Hunter Biden says he can't afford to continue laptop-related lawsuit

Samantha Granville
BBC News, Los Angeles
Getty Images Hunter Biden in a dark suit with a dark tie with wife Melissa Cohen Biden who is wearing sunglasses in front of bare tree branchesGetty Images
Hunter Biden with his wife in January, days after the Pacific Palisades fire

Hunter Biden has told a federal judge he is facing severe financial difficulties and cannot afford to move forward with his lawsuit against a former aide to President Donald Trump.

The son of former President Joe Biden sued Garrett Ziegler in 2023, accusing him and his non-profit Marco Polo of breaking the law by publishing an online database containing 128,000 emails taken from a laptop attributed to Mr Biden.

Mr Ziegler has previously dismissed the lawsuit as "completely frivolous".

In a court filing on Wednesday, Mr Biden's attorneys asked US District Judge Hernan D Vera to end the lawsuit, stating that he "has suffered a significant downturn in his income and has significant debt in the millions of dollars range".

Mr Biden has also faced a series of financial setbacks, with January's wildfire in the Pacific Palisades - where he was staying - making his rental home "unliveable" for an extended period, according to the court papers.

Along with struggling to find stable housing and deal with fire damage, Mr Biden is having difficulties earning a steady income, according to the filing, and major sources of money have dried up.

Mr Biden is unable to borrow and sales of both his art and his memoir - his two major income streams - have fallen off over the last 18 months, according to the filing.

He had sold 27 pieces of art for an average price of $54,500 in the years leading up to the lawsuit.
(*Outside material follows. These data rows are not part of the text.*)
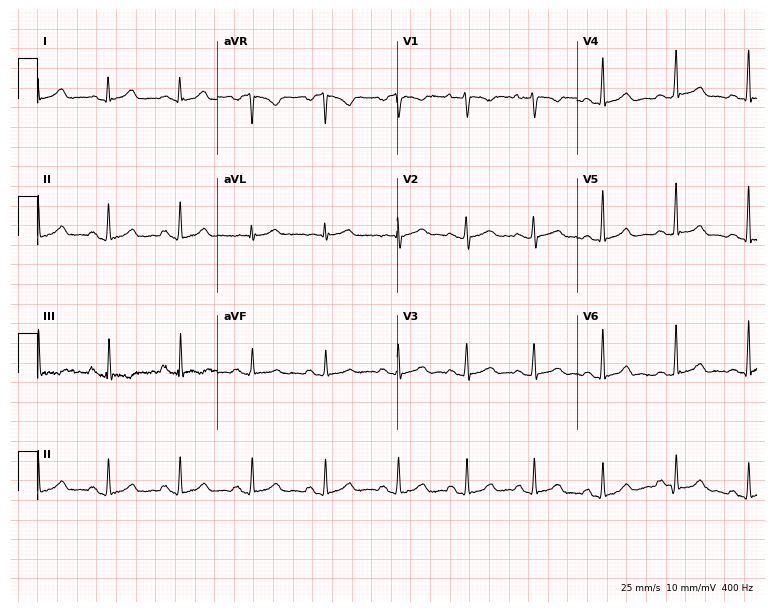
Resting 12-lead electrocardiogram. Patient: a 44-year-old female. Read as a normal ECG.
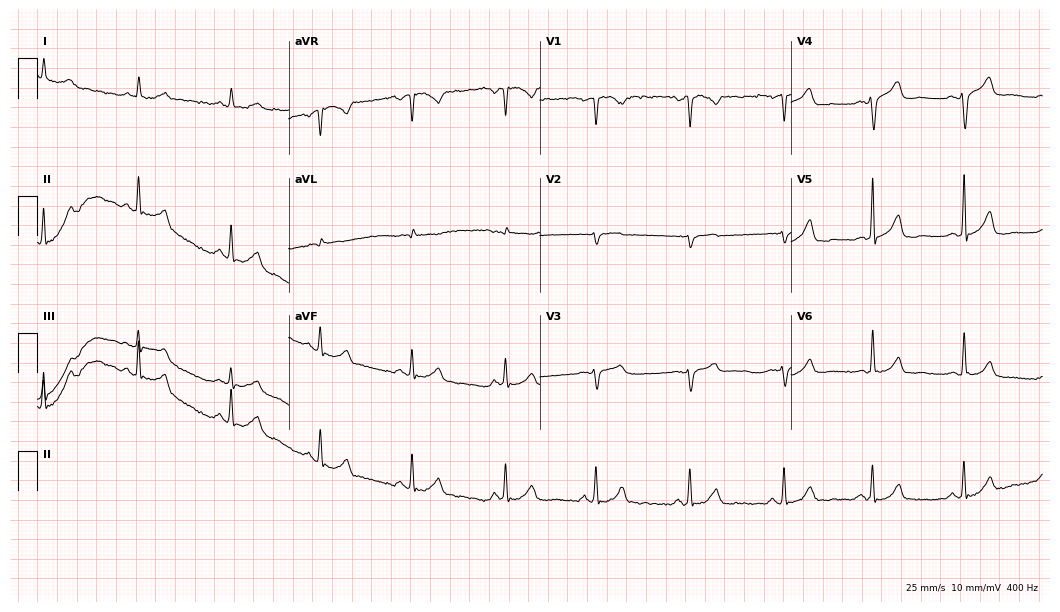
12-lead ECG from a 67-year-old male. No first-degree AV block, right bundle branch block, left bundle branch block, sinus bradycardia, atrial fibrillation or sinus tachycardia recorded for this tracing. Findings outside these six are not listed.
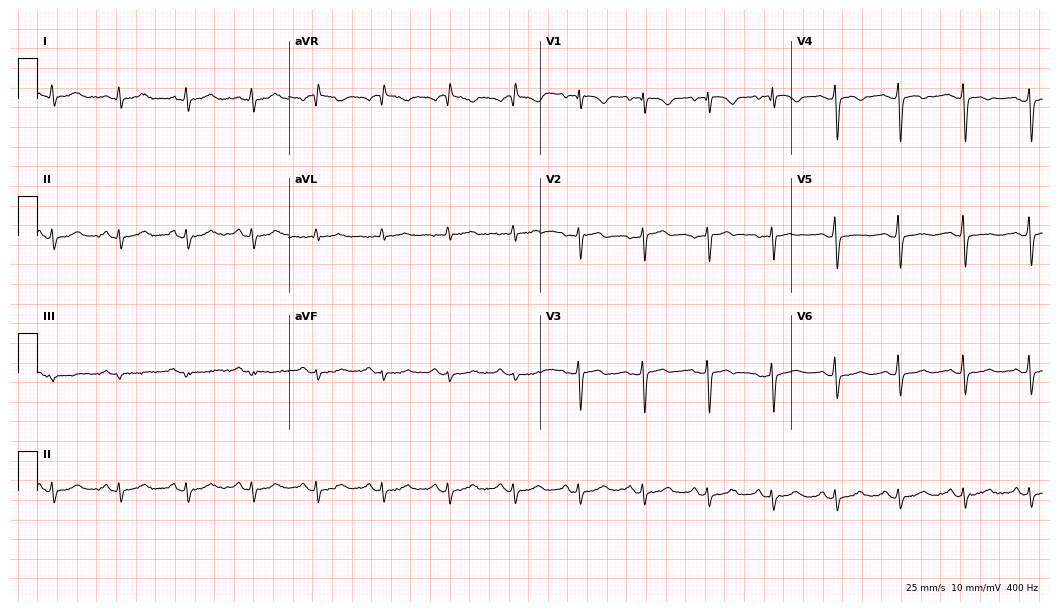
12-lead ECG (10.2-second recording at 400 Hz) from a female, 52 years old. Screened for six findings — first-degree AV block, right bundle branch block, left bundle branch block, sinus bradycardia, atrial fibrillation, sinus tachycardia — none is recorded. Findings outside these six are not listed.
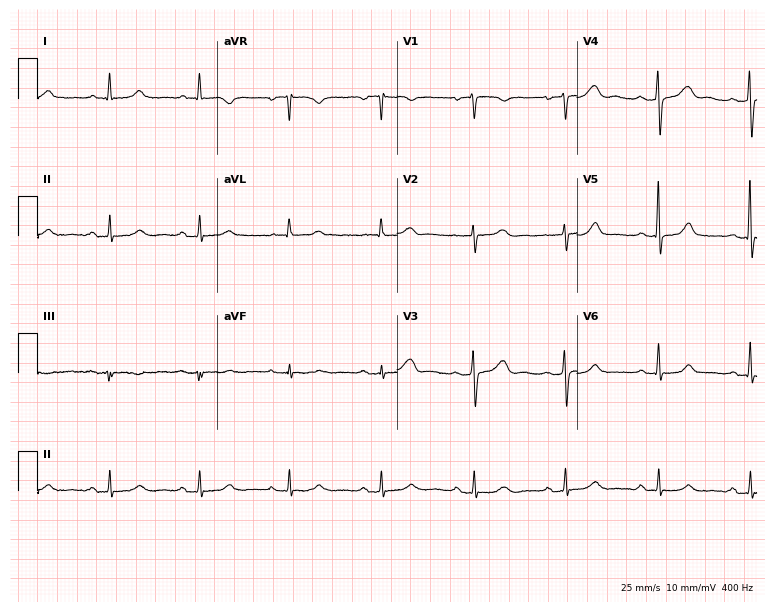
ECG — a 63-year-old female patient. Labelled as a normal ECG.
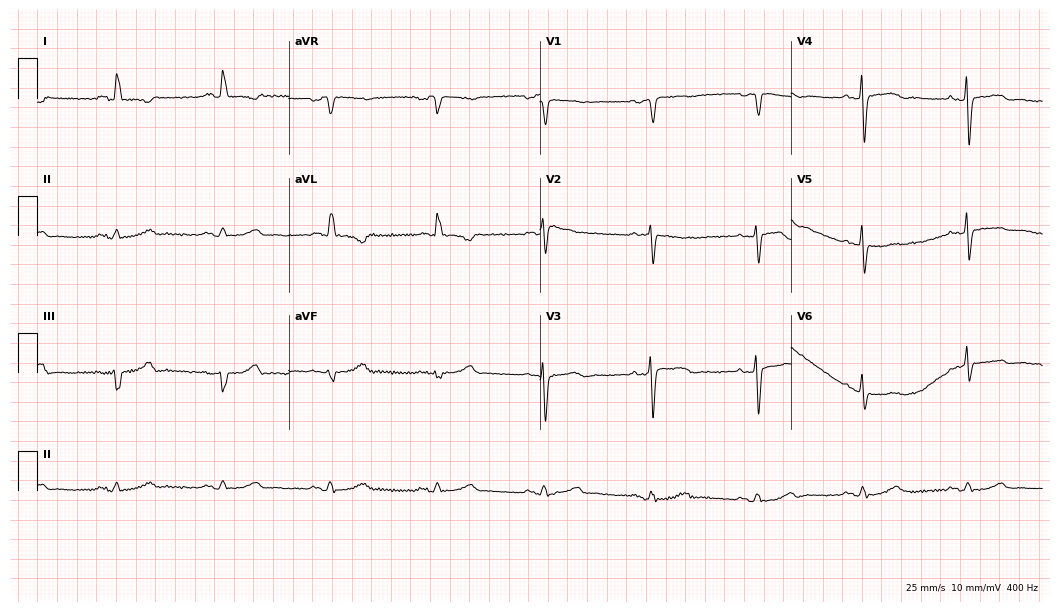
Electrocardiogram (10.2-second recording at 400 Hz), a 78-year-old woman. Of the six screened findings (first-degree AV block, right bundle branch block (RBBB), left bundle branch block (LBBB), sinus bradycardia, atrial fibrillation (AF), sinus tachycardia), none is recorded. Only these six findings were labelled.

He has sold only one piece for $36,000 since.

Book sales for his memoir, Beautiful Things, dropped from more than 3,100 copies between April and September 2023 to roughly 1,100 in the following six months.

Mr Biden also has other lawsuits currently working through the court system and is assessing which ones he believes are worthwhile to continue, according to the filing.
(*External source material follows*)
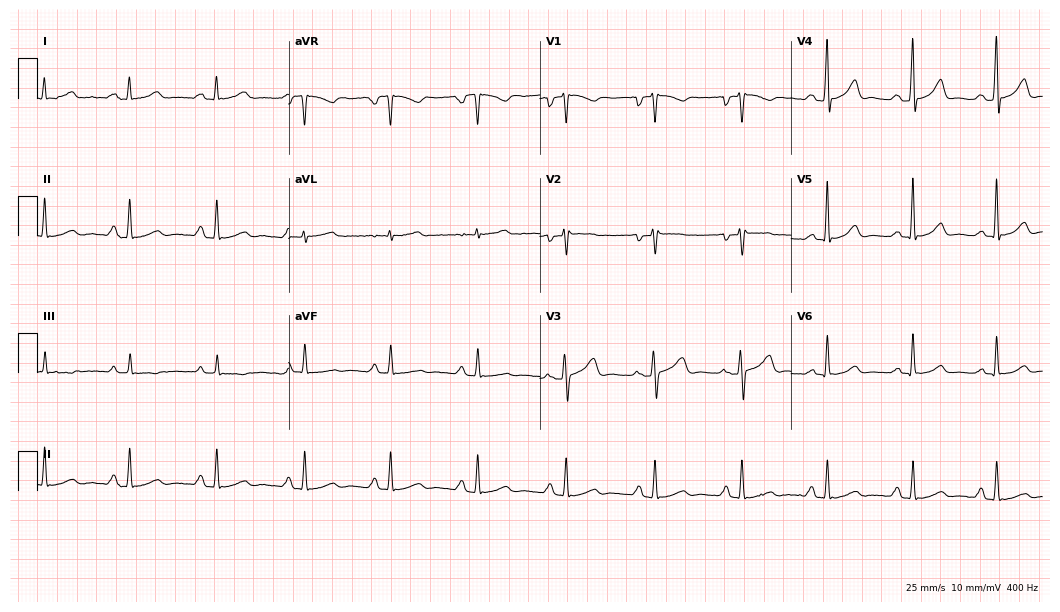
Standard 12-lead ECG recorded from a female patient, 25 years old (10.2-second recording at 400 Hz). Read as a normal ECG.
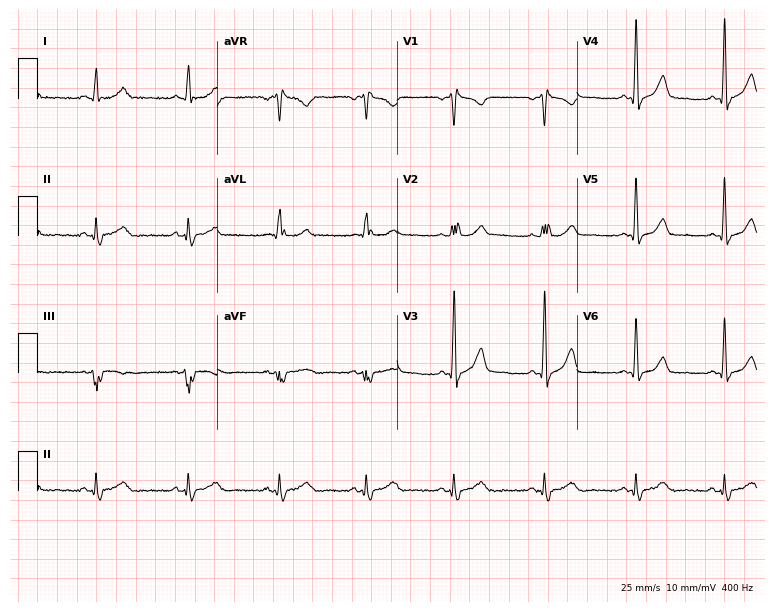
Resting 12-lead electrocardiogram. Patient: a 50-year-old male. None of these six findings is recorded: first-degree AV block, right bundle branch block (RBBB), left bundle branch block (LBBB), sinus bradycardia, atrial fibrillation (AF), sinus tachycardia. Findings outside these six are not listed.

Mr Biden and Mr Ziegler's legal teams have not returned the BBC's request for comment.

The judge had previously denied a motion to dismiss from Mr Ziegler and ordered him to pay roughly $18,000 in Mr Biden's legal fees.

A laptop abandoned by Mr Biden at a Delaware repair shop, and the seedy contents of its hard drive, featured prominently in the 2020 presidential campaign, and became a frequent focus for Republican lawmakers while his father was in the White House.

The Biden team argued at the time the laptop was part of a "smear campaign" engineered by Russian disinformation, but the hard drive has been authenticated by US media and is in the possession of the FBI.

Last year, Mr Biden was convicted of federal gun charges and pleaded guilty in a federal tax case.

President Biden pardoned him in December before his sentencing in the gun case.